Da igual que estés mirando una línea ICO, un préstamo de banco o una fintech: todas las entidades evalúan, en el fondo, las mismas cinco cosas. Conocerlas de antemano no solo te ayuda a saber si vas a poder acceder a financiación, sino que te permite preparar tu solicitud para conseguir mejores condiciones. Esta guía repasa qué miran realmente los bancos, qué documentación vas a necesitar y qué TAE puedes esperar según tu perfil.
Aviso: este artículo tiene fines informativos y no constituye asesoramiento financiero. Los criterios de riesgo varían entre entidades; esta guía recoge los factores más habituales, pero cada banco pondera cada uno a su manera.
Los 5 pilares que evalúa cualquier entidad
1. Antigüedad de la actividad
Cuanto más tiempo lleves de alta en el RETA (Régimen Especial de Trabajadores Autónomos), más puertas se abren. Como referencia orientativa:
- 6-12 meses: mínimo habitual para acceder a líneas de crédito básicas o fintechs.

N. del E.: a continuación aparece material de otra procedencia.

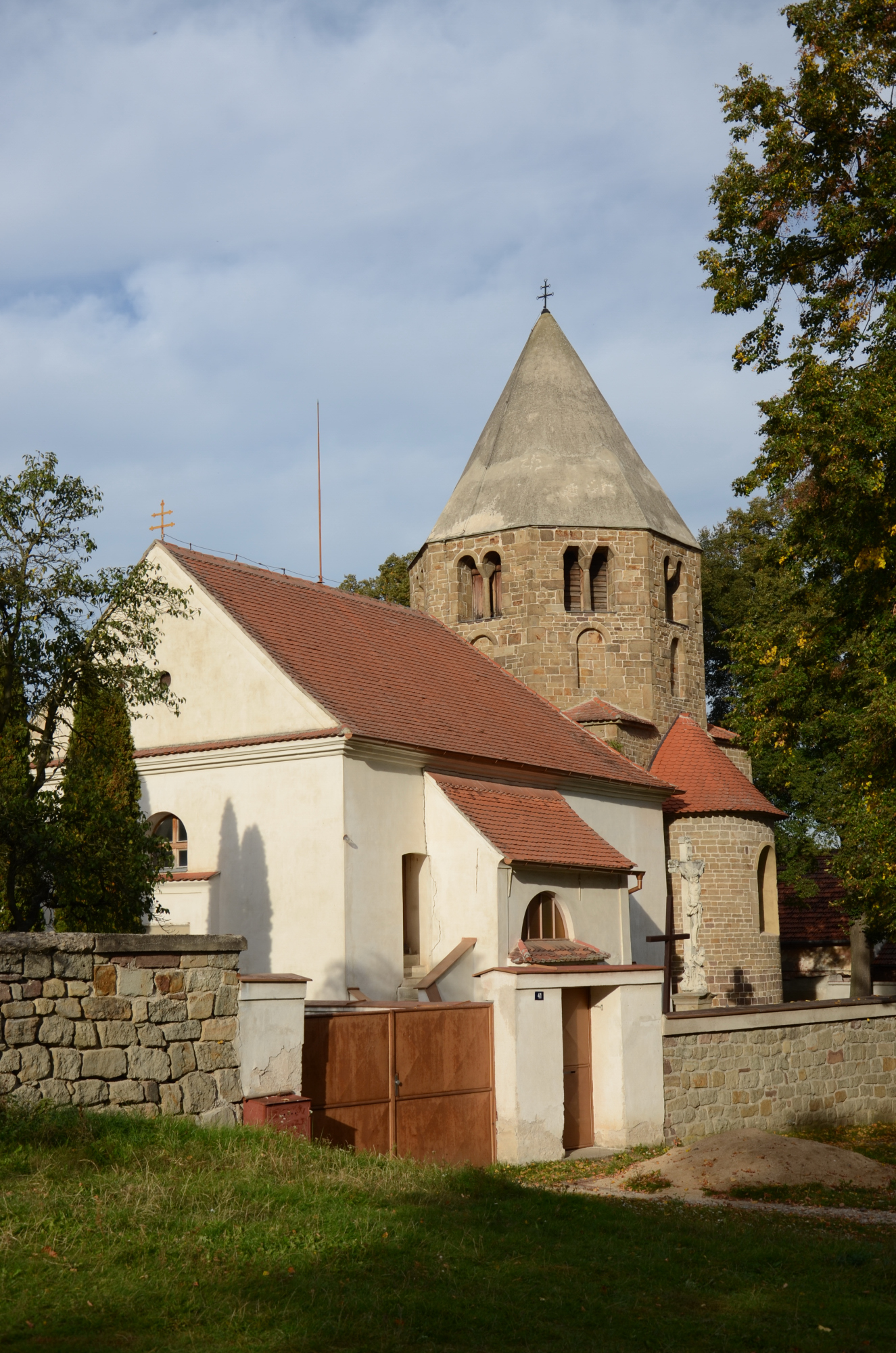 Kostel sv. Petra a Pavla (Řeznovice), Řeznovice
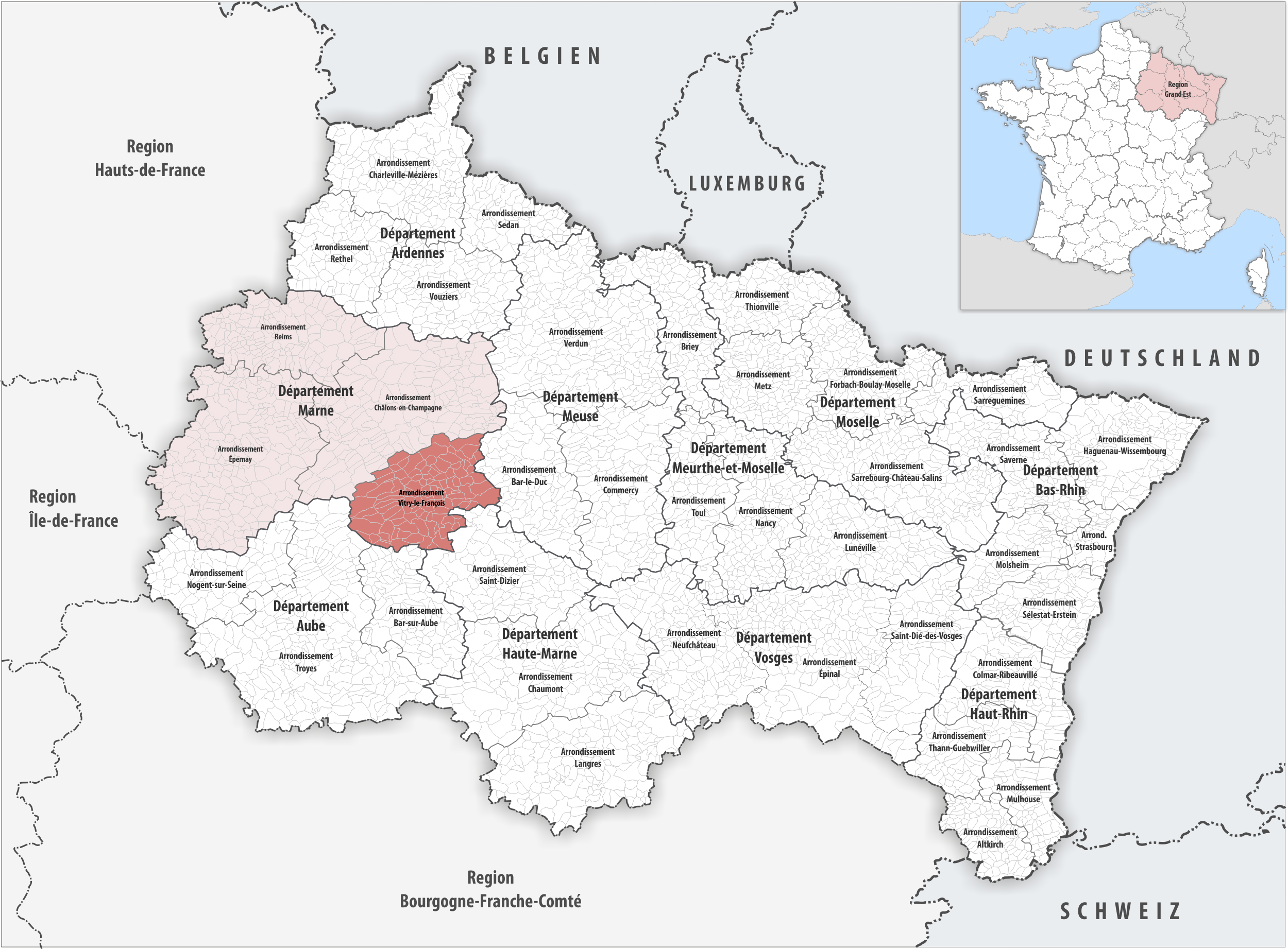 Lage des Arrondissements Vitry-le-François
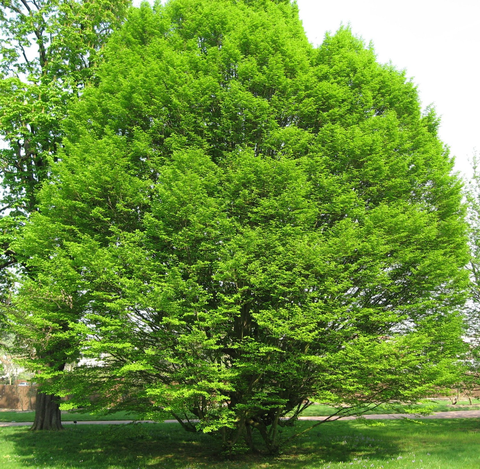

- 24 meses o más: umbral a partir del cual mejoran sensiblemente las condiciones en banca tradicional, y el que suelen pedir para hipotecas o financiación de mayor importe.
- 4 años: exigido específicamente por algunas líneas de financiación directa más exigentes, como ICO Crecimiento, junto con cuentas auditadas de los dos últimos ejercicios.
Si acabas de darte de alta, no estás fuera del sistema: hay vías pensadas específicamente para esta fase (capitalización del paro, ENISA, microcréditos de negocio), pero la banca tradicional generalista suele ser más exigente cuanto menor es tu antigüedad.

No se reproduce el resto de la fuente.